“Through 2023, at least 99% of cloud security failures will be the customer’s fault.” That was one of the Strategic Planning Assumptions in Gartner’s “Magic Quadrant for Cloud Access Security Brokers,” released last week.
It raises the question, “99% of what?” How many cloud security failures are there? According to another report by McAfee that has come out this month: enough.
Virtually all of us are moving our assets to the cloud as quickly as we can. The cost savings, and particularly the backup and security, are superior. We must not forget, however, that there are still security issues we must address to protect our data in the cloud. Here’s why, and some things we can do.
McAfee’s evidence for its findings is based on cloud usage data for more than 30 million McAfee MVISION Cloud users worldwide. Here are some of their key findings:
• 21% of all files in the cloud contain sensitive data, up 17% over the past two years.

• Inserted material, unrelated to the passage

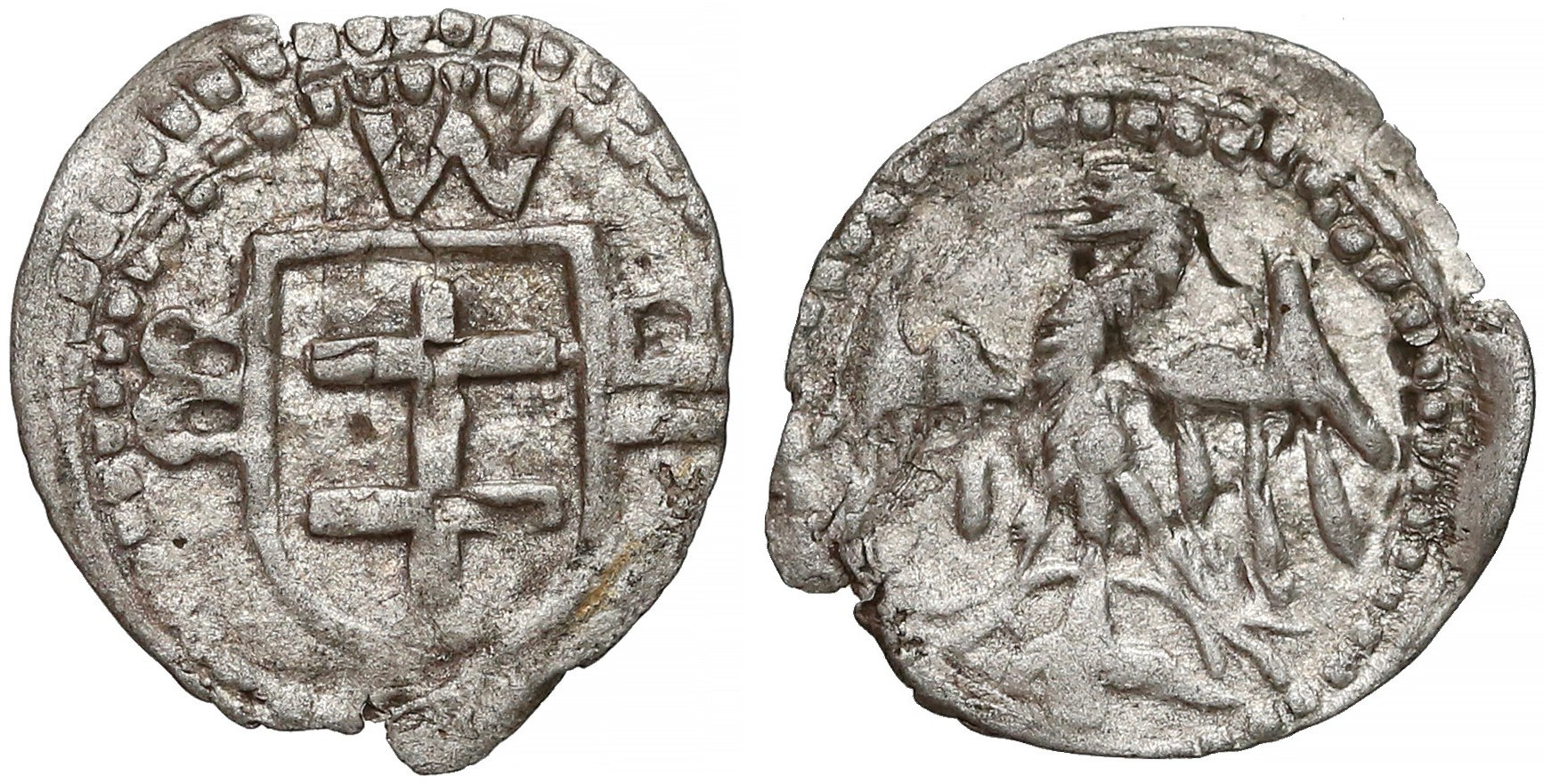 Denar koronny Władysław Jagiełło Wschowa
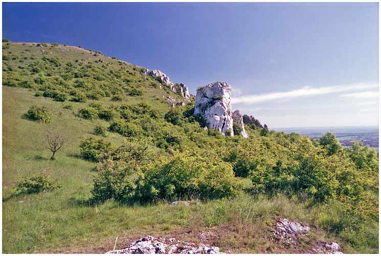 Skály na úbočí Stolové hory v přírodní rezervaci růžový vrch.

• Sharing sensitive data with an open, publicly accessible link has increased by 23% over the past two years.
• Enterprise organizations have an average of 14 misconfigured IaaS/PaaS instances running at one time, resulting in an average of 2,269 individual misconfiguration incidents per month.
• 5.5% of AWS S3 buckets have world read permissions, making them open to the public.
• Threat events in the cloud, i.e. compromised account, privileged user, or insider threat have increased 27.7% YoY.
• 80% of all organizations experience at least 1 compromised account threat per month.
• 92% of all organizations have stolen cloud credentials for sale on the Dark Web.
• Threats in Office 365 have grown by 63% in the last two years.
What to Do?
The McAfee report generally breaks down the problem into three issues:
• Misconfiguration of cloud installations on IaaS and PaaS services.
• Failure to limit export of sensitive data.
• Poor file sharing practices.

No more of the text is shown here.